Se cierra, la parte general del informe poniendo de relieve tres indicadores que deberían servir de reflexión y mayor atención. Uno, se han reducido las partidas destinadas al desarrollo, lo que acentúa la dependencia de ciertos países a la ayuda externa (y como se ha comprobado tan desigual y deficitaria). Dos, se han tenido que incrementar los presupuestos dedicados a la acogida de refugiados en países de destino (lo que sustrae recursos para asistir e implementar políticas activas en sus lugares de origen). Y tercero, y no menos significativo, el incremento extraordinario del presupuesto para atender a las poblaciones afectadas por catástrofes meteorológicas y ocho veces superior a lo que era hace veinte años. No hay duda de que la ayuda humanitaria es más necesaria hoy que nunca.

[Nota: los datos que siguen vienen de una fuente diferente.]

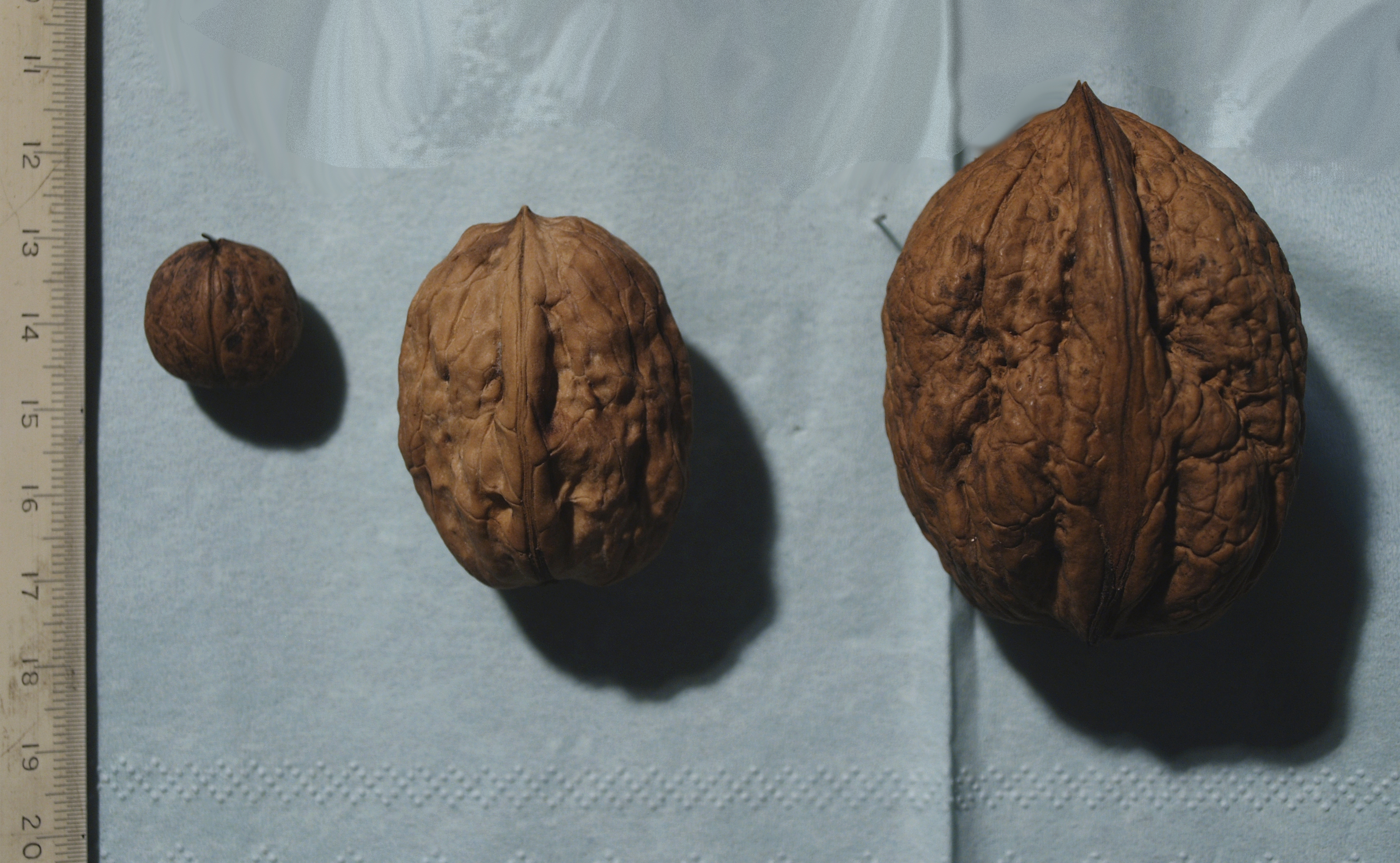 Walnüsse drei verschiedener Bäume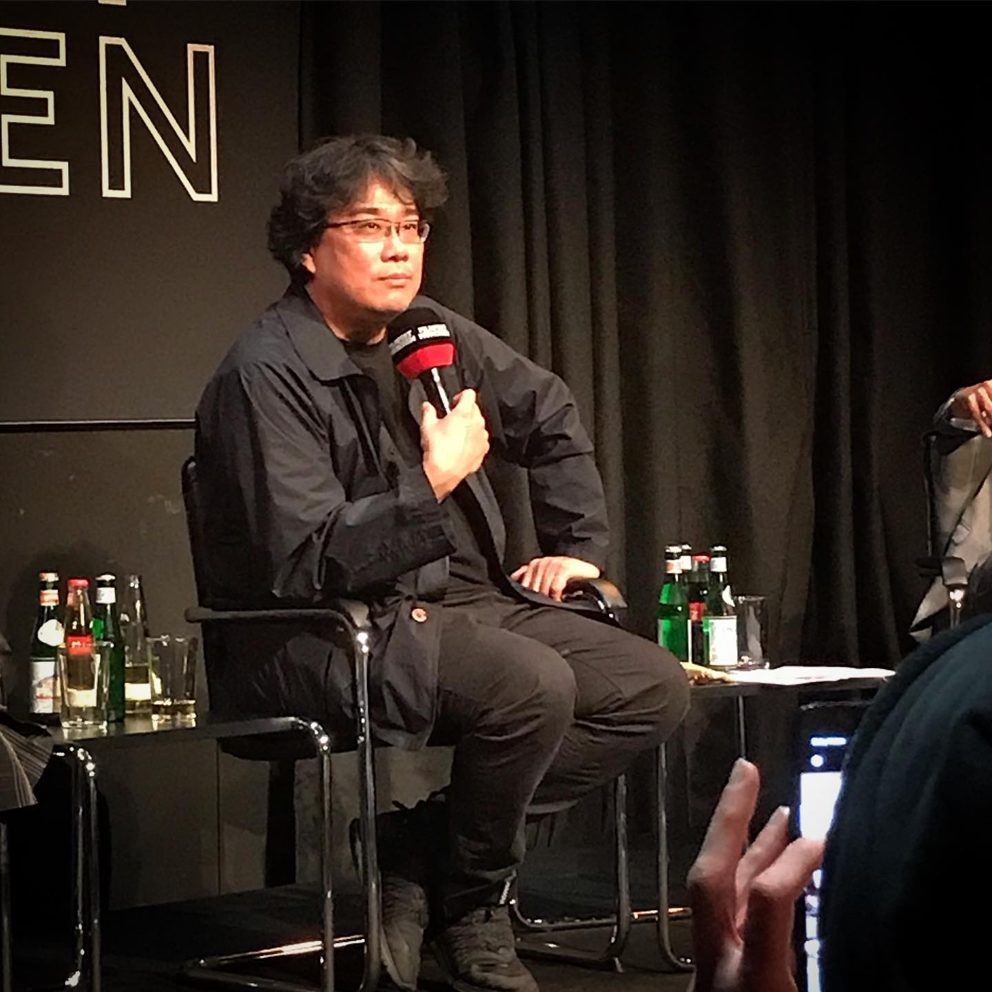 Пон Чжун Хо, южнокорейский режиссёр на мюнхенском международном кинофестивале 4 июля 2019 года в Black Box культурного центра Гастайг, Мюнхен, Бавария, Германия.

Paradójicamente, dándose situaciones en el mundo actual ya bastante críticas, el ser humano las agrava todavía más de manera sangrante e inútil, como en los conflictos de Ucrania y Gaza, por lo cual, ante las mayores necesidades de impulsar y sufragar programas básicos para la subsistencia de poblaciones, la posibilidad de incrementar sus niveles de vida y seguridad es cada vez más difícil de llevar a cabo. Así, una cuidadosa y pormenorizada lectura de este valioso informe deberá ofrecer a los gobiernos una panorámica más completa de la realidad mundial existente. Hacerles entender que las urgentes necesidades son cosa de todos como Humanidad o, de lo contrario, nos aguarda un futuro oscuro e inquietamente más incierto.